ABOUT THE AMERICAN FEDERATION OF ARTS
The American Federation of Arts is the leader in traveling exhibitions internationally. A nonprofit institution founded in 1909, the AFA is dedicated to enriching the public’s experience and understanding of the visual arts through organizing and touring art exhibitions for presentation in museums around the world, publishing scholarly exhibition catalogues, developing innovative educational programs, and the fostering of a better understanding among nations through the international exchange of art.

ABOUT GLASGOW MUSEUMS
Glasgow Museums and Collections is the largest most visited Museum service in the UK outside London.  Its world class portfolio includes over 1.2 million objects and the service attracts over 3.5 million visitors per year.

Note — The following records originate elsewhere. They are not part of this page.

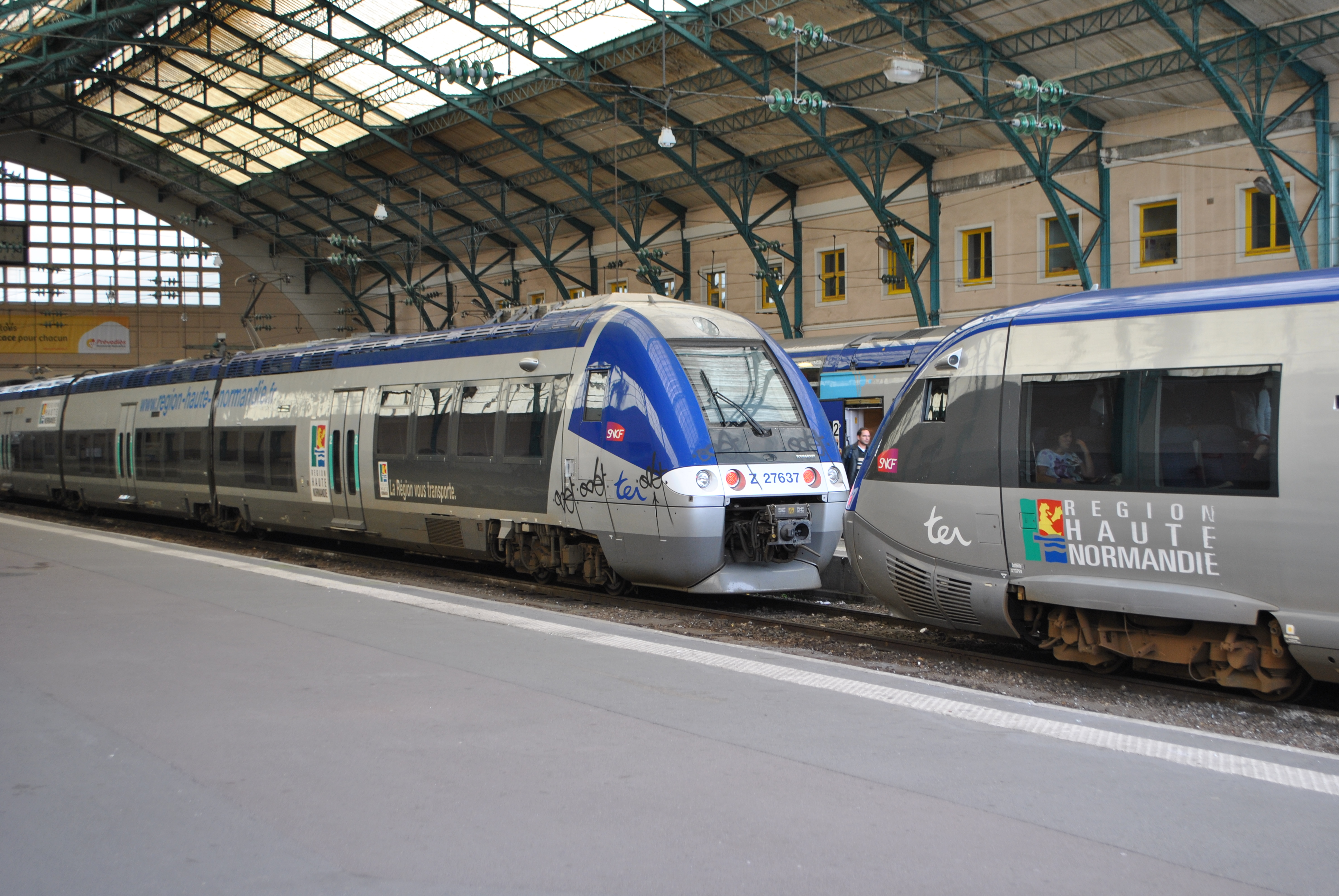 Automotrice Grande Capacité (ZGC) Z 27637 et un autorail X73500 en gare du Havre.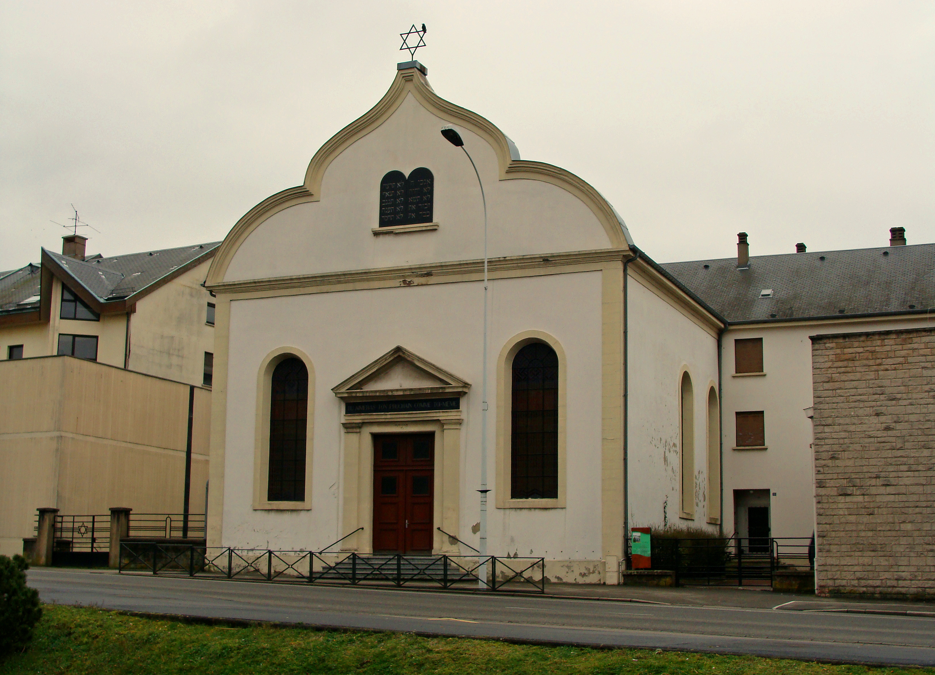 Synagogue de Forbach, avenue Saint-Rémy, construite de 1835 à 1836.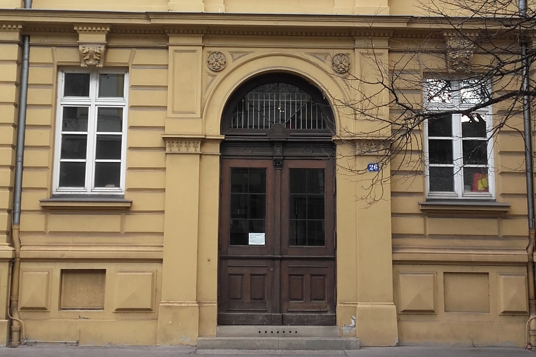 Ansicht ehem. Eingang St.-Anna-Grundschule Augsburg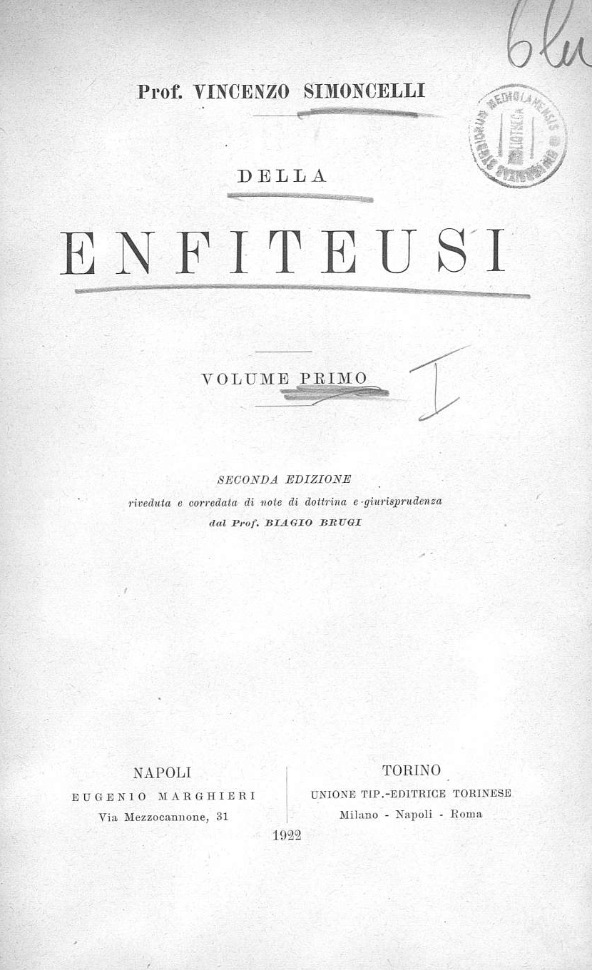 Frontespizio

Glasgow Museums operates nine Museum venues across the city of Glasgow, Kelvingrove Art Gallery and Museum, Riverside, Gallery of Modern Art, People’s Palace, The Burrell Collection, St Mungo Museum of Religious Life and Art, Provand’s Lordship, Scotland Street School Museum, in addition the City Archives and Special Collections are housed in the Mitchell Library, the Open Museum, and the Collections Showcase within the iconic and newly refurbished Kelvin Hall.  Museums are open year round and entry is free.

100% of the collections are publicly accessible, either through current displays within the world class venues or in fully accessible stores at Glasgow Museums Resource Centre and the Kelvin Hall.  The breadth of the collection is of notable significance, ranging from fine art including works by Van Gogh, Degas, Botticelli natural history, contemporary art, transport and technology, Scottish history and archaeology, Charles Rennie Mackintosh, arms and armour and more.